If ever they did, he says it was cosmetic, because as the Greek philosopher, Plato, says ‘Unity is for the united’ – hence a united people cannot be shaken. But, as current developments prove, the UDC partners do not respect each other; they do not like each other nor defer to each other, neither do they want to be reconciled to each other.

This group has failed to agree on an approach to tackle their common enemy – which is Batswana’s poverty in the midst of wealth; a deteriorating education system and the growing trend in which Batswana are being dispossesed of their land and turned into serfs and labourers in the ranches and farms of foreigners and the local elite. How then can a group that is not united hope to form any unity, asks Molefhabangwe and what assurance can such a group give people that it will be united at elections time? 

The verdict: “It is better to disperse now and never to unite again,” he says because such a group cannot hope to form a government.
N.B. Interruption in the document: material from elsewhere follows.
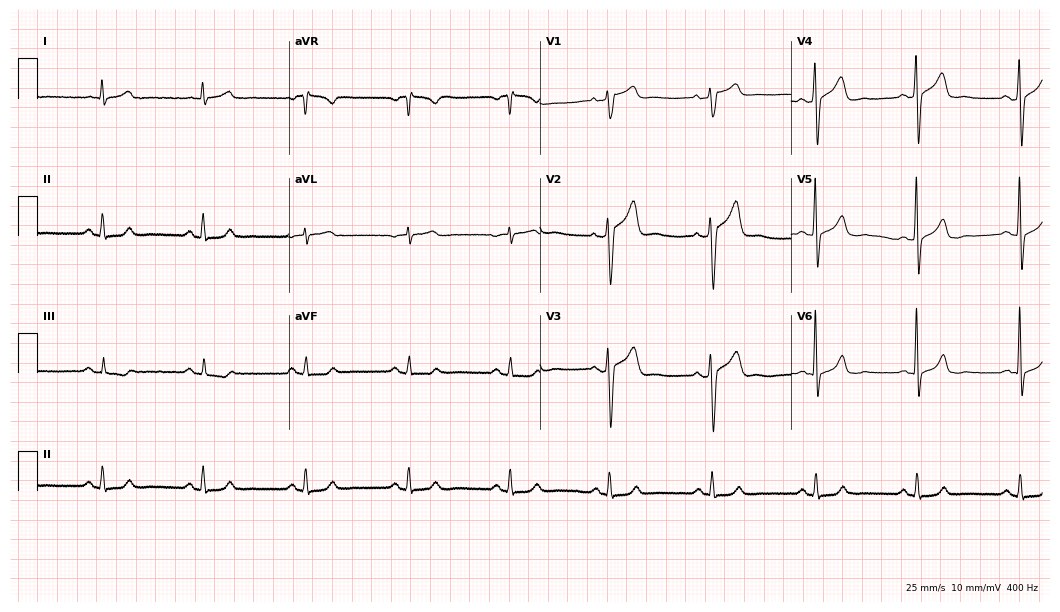
Electrocardiogram, a male, 76 years old. Overall reading on record: normal ECG.

Molefhabangwe's two terms in Parliament spanned 1999 to 2009. He inherited Gaborone South constituency from Paul Rantao following the 2004 delimitation, the constituency was renamed Gaborone West South.

Today the constituency is known as Gaborone Bonnignton South and is represented by President of Alliance for Progressives (AP), Ndaba Gaolathe – son of the late former Minister of Finance Development Planning and long time BDP MP, Baledzi Gaolathe.AP is a breakaway party of the BMD, which also broke away from the BDP over disgruntlement with the then party leader, Lt. Gen. Ian Khama’s administration style.

In the same breath, the BCP is a breakaway of the BNF and Molefhabangwe believes it is time that evreybody must “go back home” (Mongwe le mongwe a a boele ga mmaagwe).